WORK ITEM:
The entire listing below is to be written out exactly, minus the pictures.
====== DATA SECTION
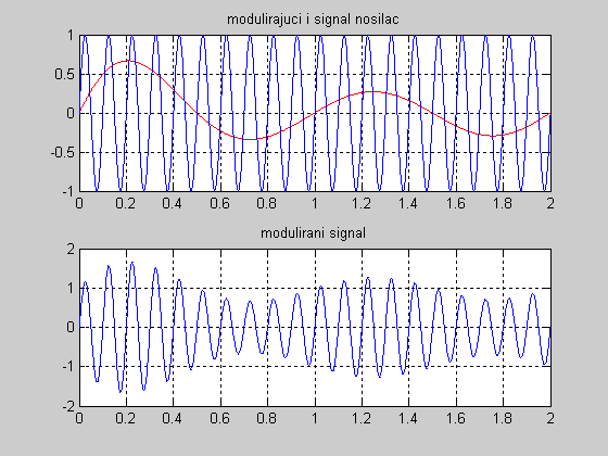 Prikaz AM signala napravljen u MATLabu
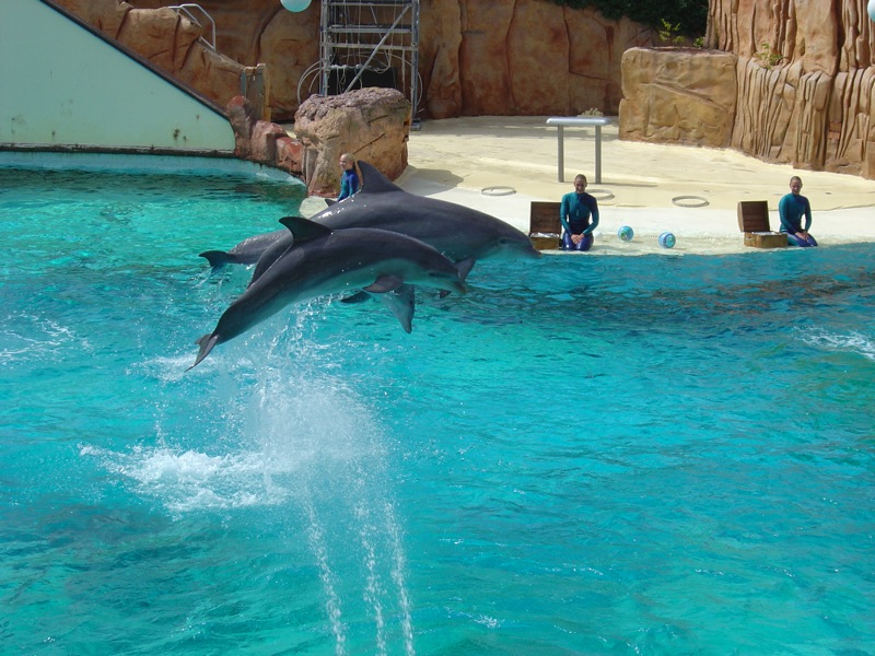 Parc Astérix, France
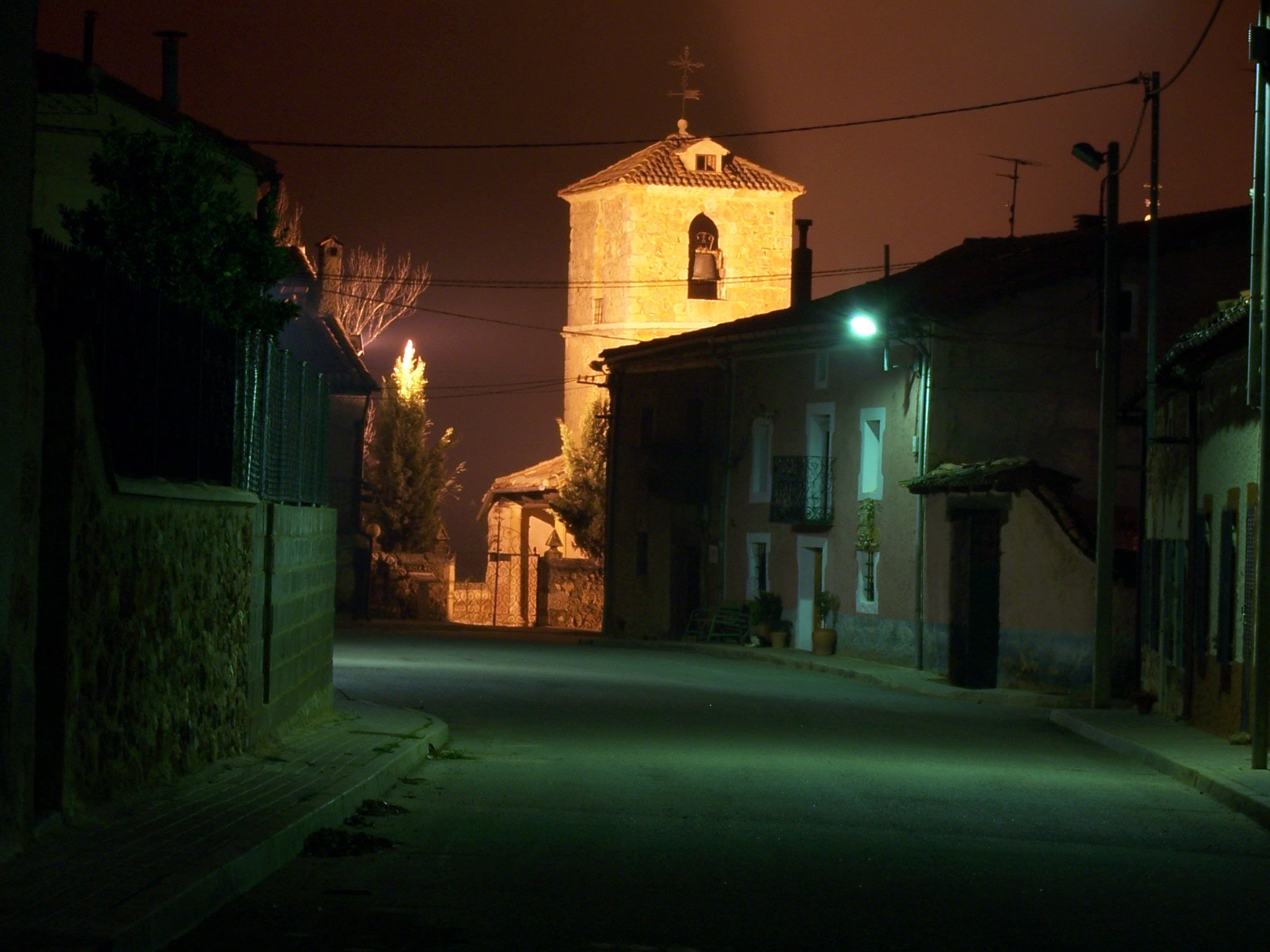 El campanario es visible desde todo el pueblo gracias a la iluminación nocturna
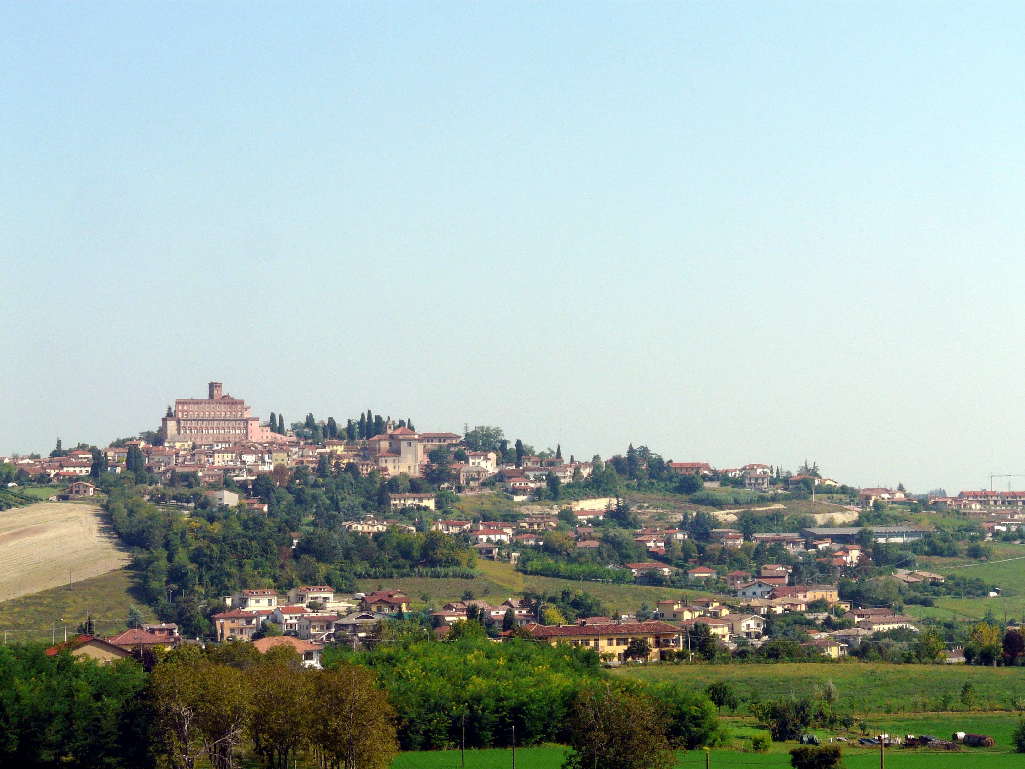 Panorama di San Giorgio Monferrato, Piemonte, Italia
============
COMPLETED EXERCISE:
 Prikaz AM signala napravljen u MATLabu
 Parc Astérix, France
 El campanario es visible desde todo el pueblo gracias a la iluminación nocturna
 Panorama di San Giorgio Monferrato, Piemonte, Italia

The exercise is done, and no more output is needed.